## Problem
Keep the pictures out. Write out every line of the listing exactly.

## Extracted records
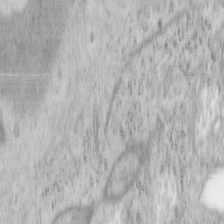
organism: Human
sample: HeLa cells
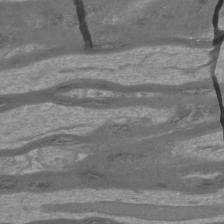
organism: Mouse
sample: Cortical neurons
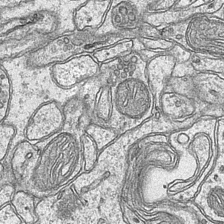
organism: Mouse
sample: CA1 Hippocampus
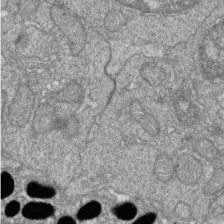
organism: Zebrafish
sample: Cilia; retinal pigment epithelium
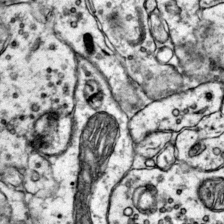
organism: Mouse
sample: Primary visual cortex
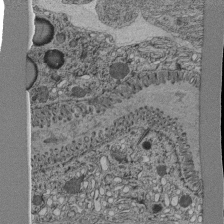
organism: C. elegans
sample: C. elegans pharynx
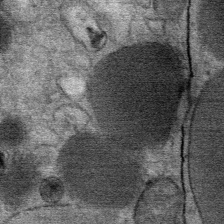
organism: Mouse
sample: Mouse Salivary gland
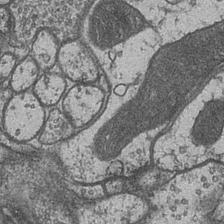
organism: Drosophila
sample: Optic medulla
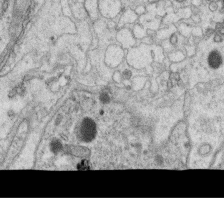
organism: C. elegans
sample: C. elegans oocyte; sperm cells
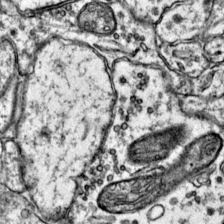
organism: Mouse
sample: Primary visual cortex
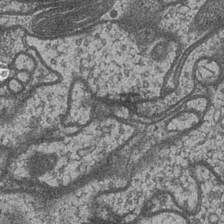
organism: Drosophila
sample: Optic medulla
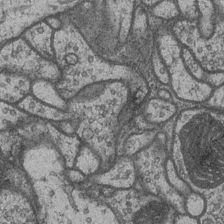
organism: Drosophila
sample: Optic medulla
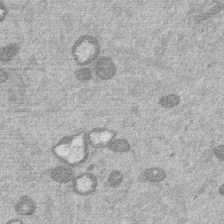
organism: Mouse
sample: Dividing mouse embryo 1 cell stage
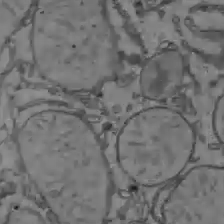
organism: C57BL Mouse
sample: Liver
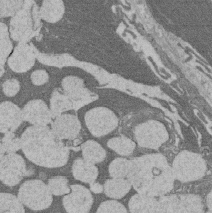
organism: Rat
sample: Salivary granule
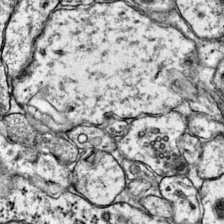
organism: Mouse
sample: Primary visual cortex
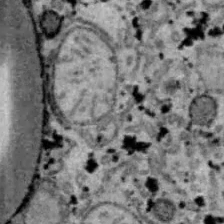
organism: Mouse
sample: Liver from an obese (ob/ob) mouse
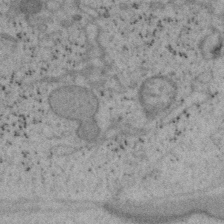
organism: Human
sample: HeLa cells
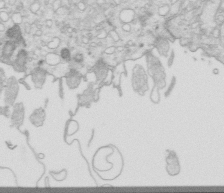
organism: Mouse
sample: Multiciliated cells
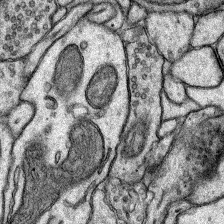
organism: Rat
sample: Hippocampus
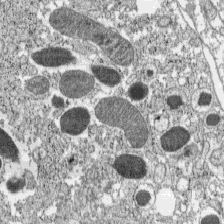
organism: C57BL Mouse
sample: Pancreatic islet
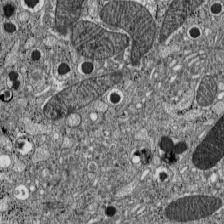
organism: C57BL Mouse
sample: Pancreatic islet
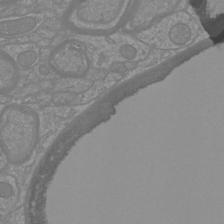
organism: Mouse
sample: Cortical neurons
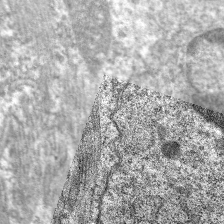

## Answer for this exercise
organism: Human
sample: HeLa cells
organism: Mouse
sample: Cortical neurons
organism: Mouse
sample: CA1 Hippocampus
organism: Zebrafish
sample: Cilia; retinal pigment epithelium
organism: Mouse
sample: Primary visual cortex
organism: C. elegans
sample: C. elegans pharynx
organism: Mouse
sample: Mouse Salivary gland
organism: Drosophila
sample: Optic medulla
organism: C. elegans
sample: C. elegans oocyte; sperm cells
organism: Mouse
sample: Primary visual cortex
organism: Drosophila
sample: Optic medulla
organism: Drosophila
sample: Optic medulla
organism: Mouse
sample: Dividing mouse embryo 1 cell stage
organism: C57BL Mouse
sample: Liver
organism: Rat
sample: Salivary granule
organism: Mouse
sample: Primary visual cortex
organism: Mouse
sample: Liver from an obese (ob/ob) mouse
organism: Human
sample: HeLa cells
organism: Mouse
sample: Multiciliated cells
organism: Rat
sample: Hippocampus
organism: C57BL Mouse
sample: Pancreatic islet
organism: C57BL Mouse
sample: Pancreatic islet
organism: Mouse
sample: Cortical neurons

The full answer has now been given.